Further objects include:
- Rev. Jozef Murgaš Room at King's College (Pennsylvania)
- Jozef Murgaš Monument in Bratislava, Slovakia – the Slovak Telecom building in the Jarošova Street
- Jozef Murgaš street in Podbrezová-Lopej, Slovakia
- Joseph Murgas Monument in Wilkes-Barre, Pennsylvania
- Paintings in a church in Wilkes-Barre in Pennsylvania
- Paintings in the Memorial room in Tajov, in some churches in Lopej and Banská Bystrica
- Murgas Amateur Radio Club of Wilkes-Barre, PA named after Fr. Murgas in 1975.
- Model of Murgas' transmitting station in Wilkes-Barre
- Collection of butterflies (9,000 pieces) from all over the world
- Liberty ship SS Joseph Murgas in the U.S. state Georgia in 1944
- Jozef Murgaš High School of Electrical Engineering in Banská Bystrica, Slovakia
- Jozef Murgaš Primary School in Šaľa, Slovakia
- Jozef Murgaš stamp issued by the Ministry of Transport, Communications and Public Works of the Slovak Republic in 1994 (400,000 pieces) on the occasion of the 130th birth anniversary (1864) of Jozef Murgaš.

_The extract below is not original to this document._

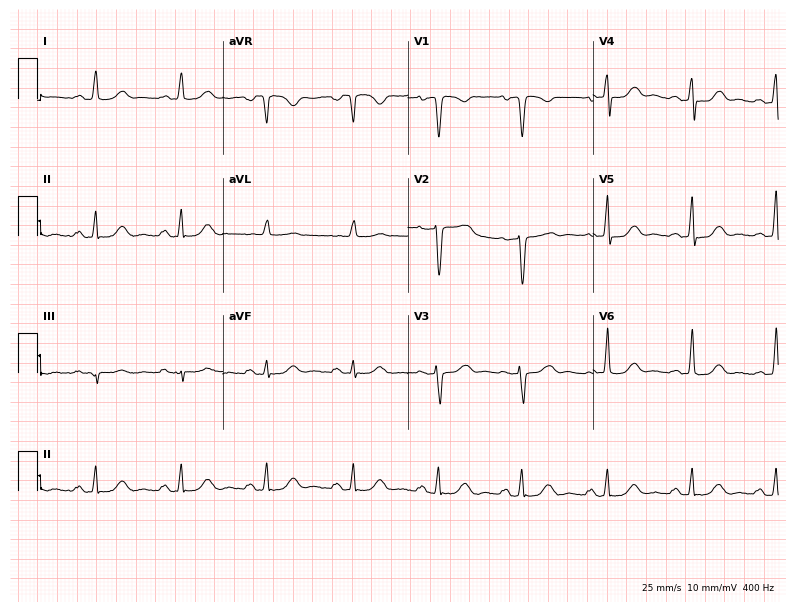
Electrocardiogram, a 70-year-old woman. Of the six screened findings (first-degree AV block, right bundle branch block (RBBB), left bundle branch block (LBBB), sinus bradycardia, atrial fibrillation (AF), sinus tachycardia), none is recorded. Findings outside these six are not listed.

To the memory of Murgaš and to support the development of telecommunications in Slovakia, the Jozef Murgaš Award is awarded annually by the Slovak Electrotechnical Society and Ministry of Transport, Posts and Telecommunications of the Slovak Republic for:
- publication of original theoretical contribution supporting development of telecommunication in Slovakia and
- utilization of original or foreign theoretical contribution to development of telecommunications and telecommunication industry in Slovakia.